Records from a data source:
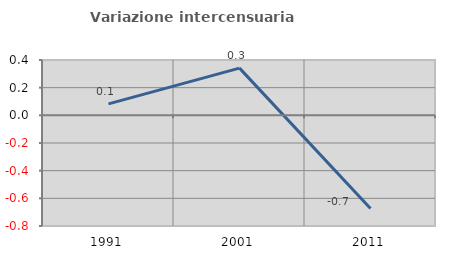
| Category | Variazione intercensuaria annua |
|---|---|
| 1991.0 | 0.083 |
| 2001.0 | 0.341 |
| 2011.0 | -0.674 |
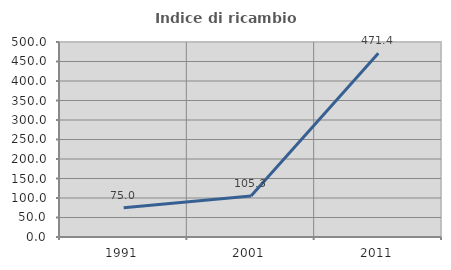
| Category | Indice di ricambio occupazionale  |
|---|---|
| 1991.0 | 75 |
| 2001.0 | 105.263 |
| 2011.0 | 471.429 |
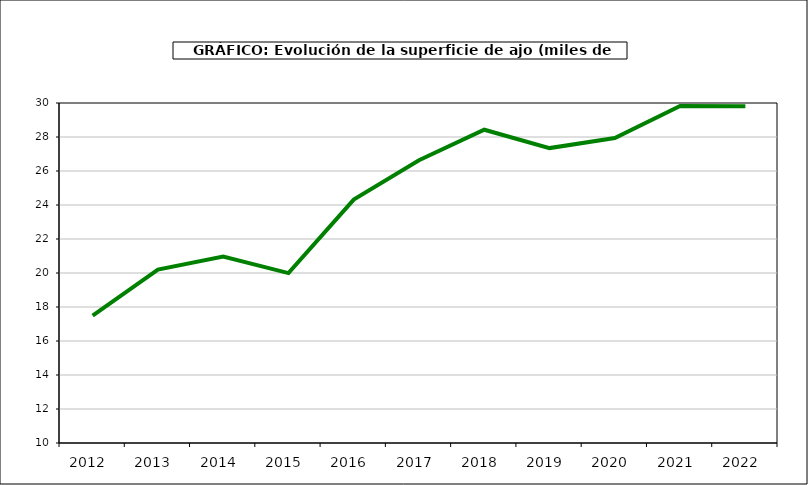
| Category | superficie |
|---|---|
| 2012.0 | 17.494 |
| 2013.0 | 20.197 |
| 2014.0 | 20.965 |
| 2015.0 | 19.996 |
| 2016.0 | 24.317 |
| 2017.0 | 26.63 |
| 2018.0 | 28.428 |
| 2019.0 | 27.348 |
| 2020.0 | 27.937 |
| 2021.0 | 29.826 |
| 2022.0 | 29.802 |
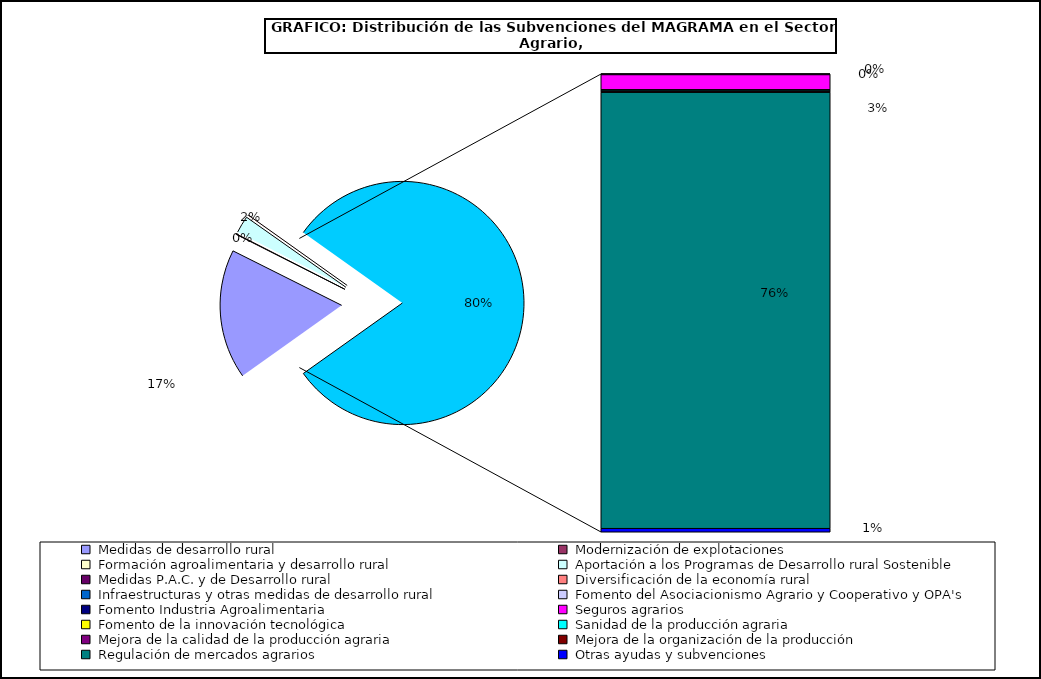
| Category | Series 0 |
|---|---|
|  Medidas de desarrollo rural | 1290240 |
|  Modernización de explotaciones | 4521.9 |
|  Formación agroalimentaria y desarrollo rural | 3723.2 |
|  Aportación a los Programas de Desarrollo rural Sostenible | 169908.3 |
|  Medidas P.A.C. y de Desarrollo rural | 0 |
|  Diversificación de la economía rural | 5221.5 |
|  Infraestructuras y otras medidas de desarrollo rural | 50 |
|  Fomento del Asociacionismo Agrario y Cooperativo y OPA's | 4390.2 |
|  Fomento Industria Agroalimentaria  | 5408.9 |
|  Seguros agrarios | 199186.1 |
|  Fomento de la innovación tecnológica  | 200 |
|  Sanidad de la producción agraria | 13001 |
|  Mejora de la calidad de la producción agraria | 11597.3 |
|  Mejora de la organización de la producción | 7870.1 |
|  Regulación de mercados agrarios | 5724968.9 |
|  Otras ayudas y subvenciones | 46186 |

* What you will do
The answer must be every line from the records above that contains "Category".

* Answer box
| Category | Variazione intercensuaria annua |
| Category | Indice di ricambio occupazionale  |
| Category | superficie |
| Category | Series 0 |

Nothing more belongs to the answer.